[[ Supplied records, beginning ]]

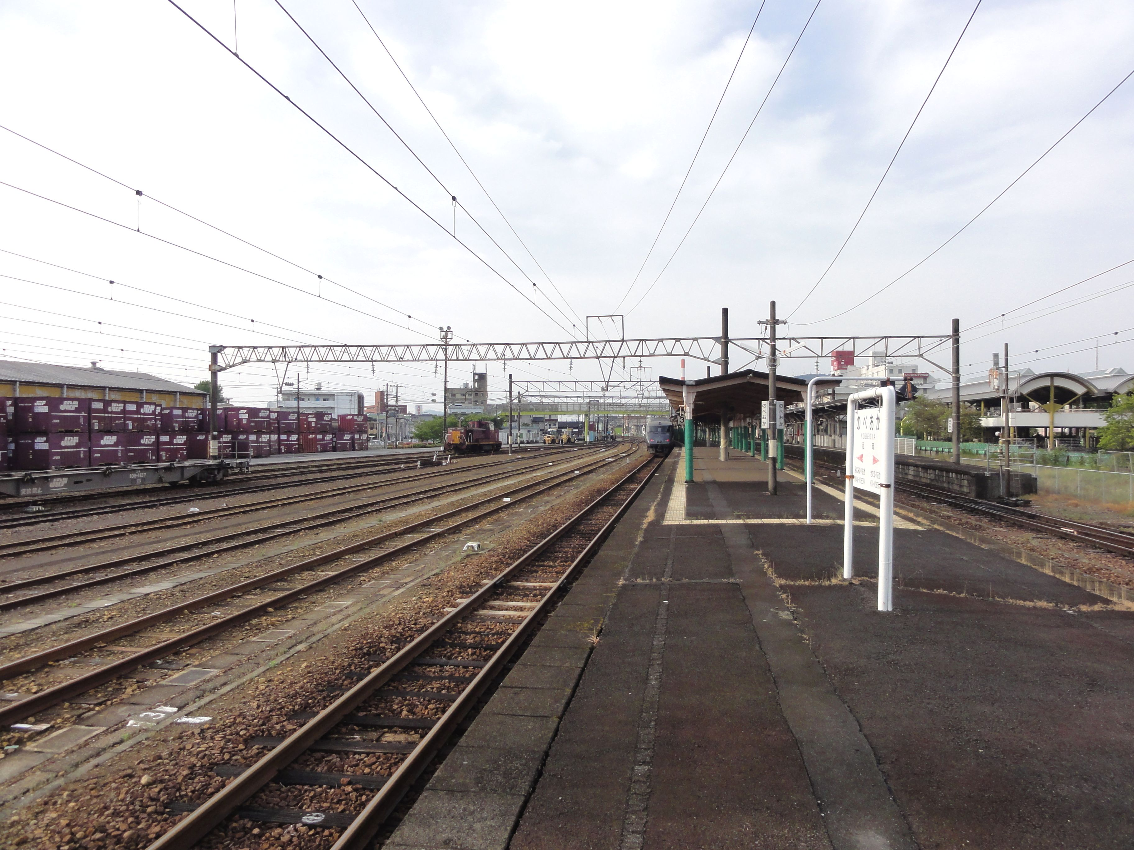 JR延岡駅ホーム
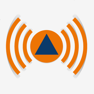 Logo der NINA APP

[[ Supplied records, end ]]
[[ Supplied records, beginning ]]

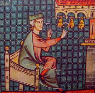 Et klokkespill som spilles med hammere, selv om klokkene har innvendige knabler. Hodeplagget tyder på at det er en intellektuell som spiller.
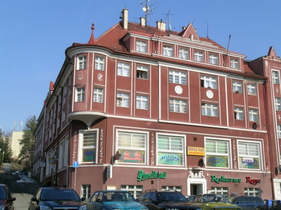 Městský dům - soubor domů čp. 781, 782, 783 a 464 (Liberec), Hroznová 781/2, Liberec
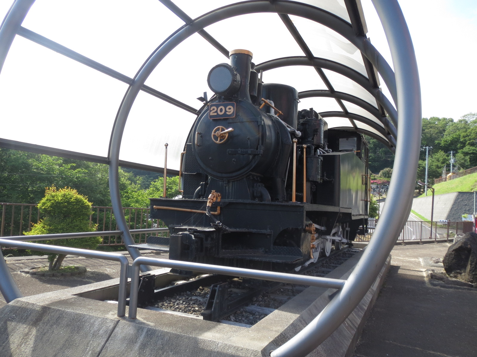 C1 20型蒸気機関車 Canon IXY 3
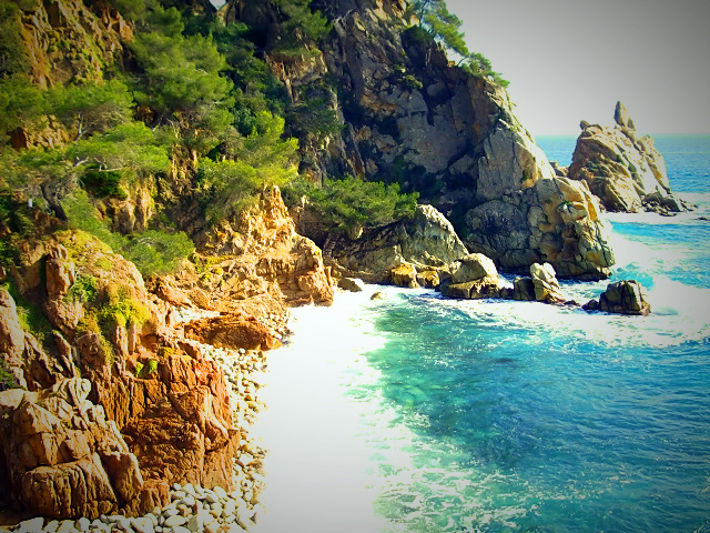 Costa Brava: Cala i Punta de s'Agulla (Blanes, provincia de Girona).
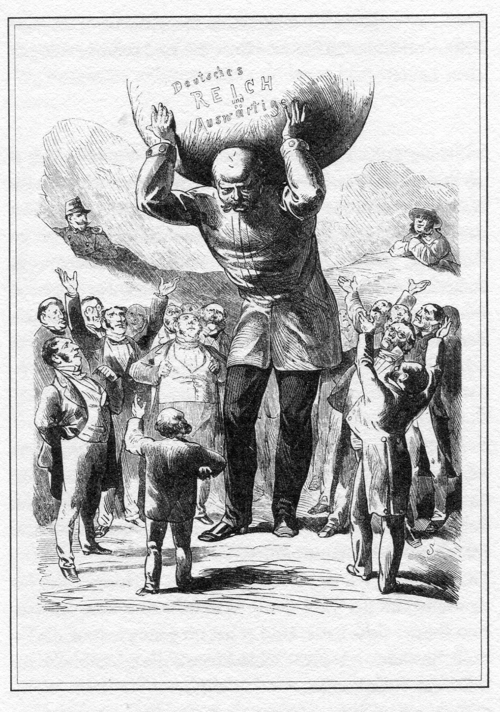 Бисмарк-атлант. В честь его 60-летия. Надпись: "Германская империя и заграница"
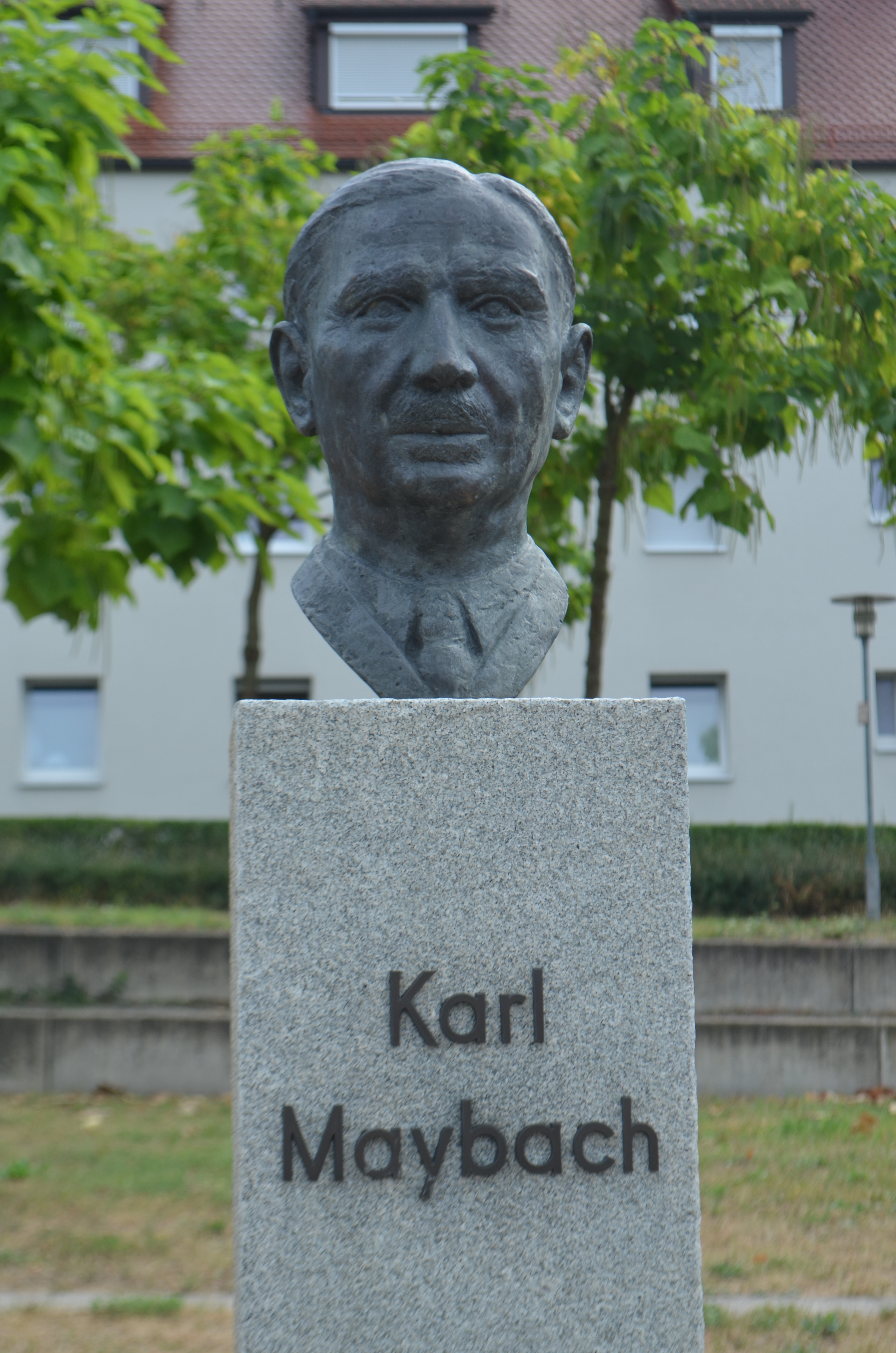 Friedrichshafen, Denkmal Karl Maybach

[[ Supplied records, end ]]
[[ Supplied records, beginning ]]

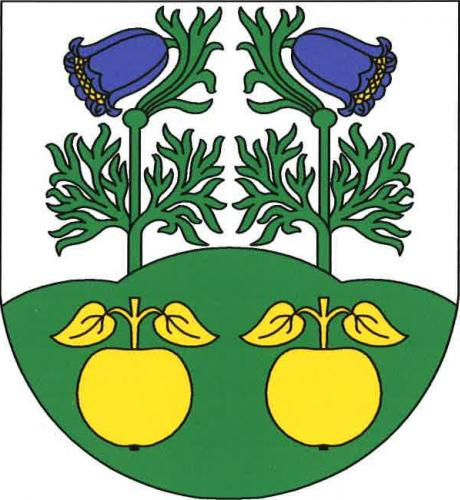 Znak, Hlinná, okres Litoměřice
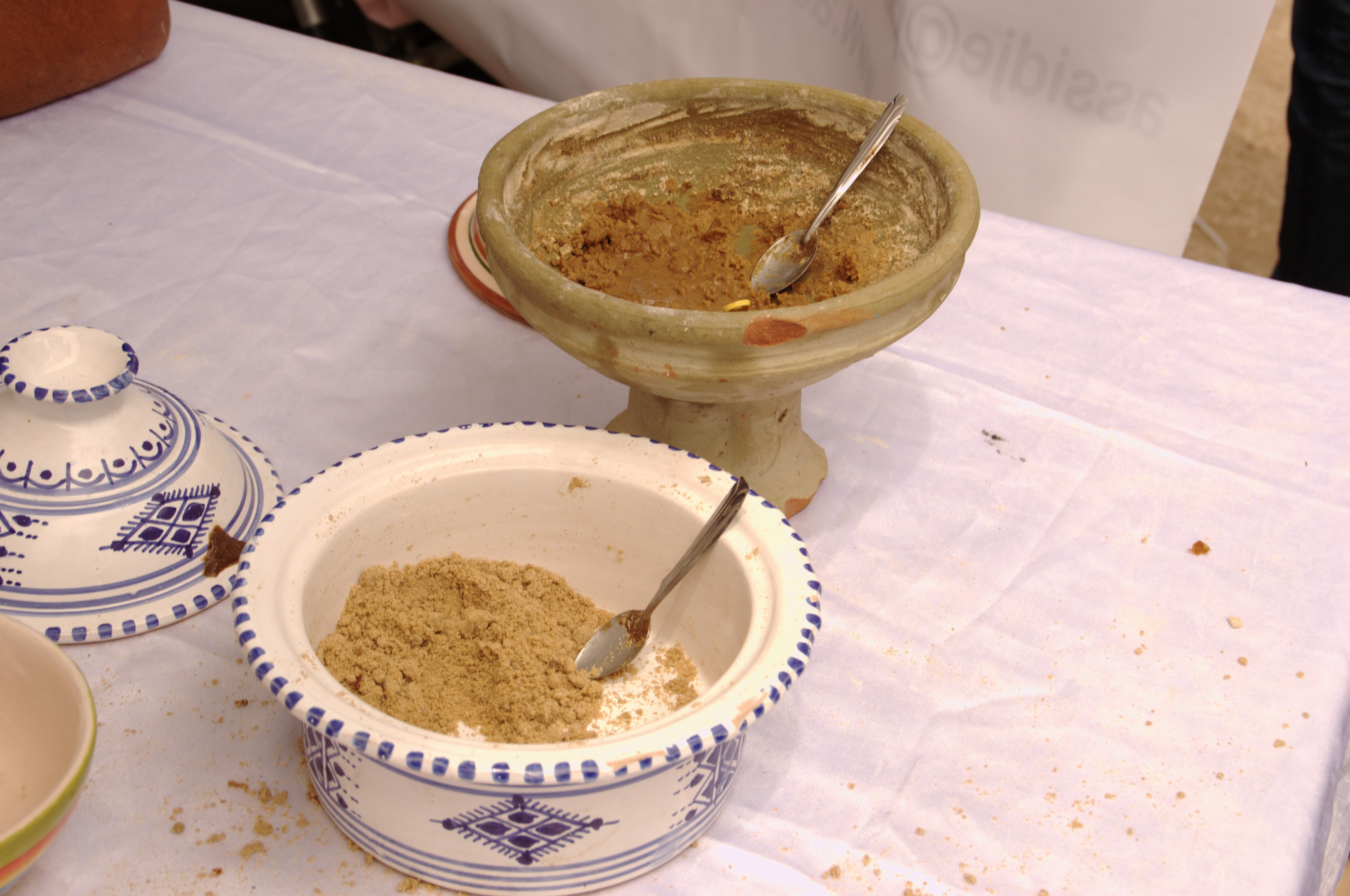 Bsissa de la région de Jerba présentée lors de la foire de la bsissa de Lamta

[[ Supplied records, end ]]

Directions => While skipping the pictures, transcribe the data above from the line showing "Městský dům - soubor" through the line showing "Бисмарк-атлант. В честь", exactly and with both ends.

Response to this task =>
 Městský dům - soubor domů čp. 781, 782, 783 a 464 (Liberec), Hroznová 781/2, Liberec
 C1 20型蒸気機関車 Canon IXY 3
 Costa Brava: Cala i Punta de s'Agulla (Blanes, provincia de Girona).
 Бисмарк-атлант. В честь его 60-летия. Надпись: "Германская империя и заграница"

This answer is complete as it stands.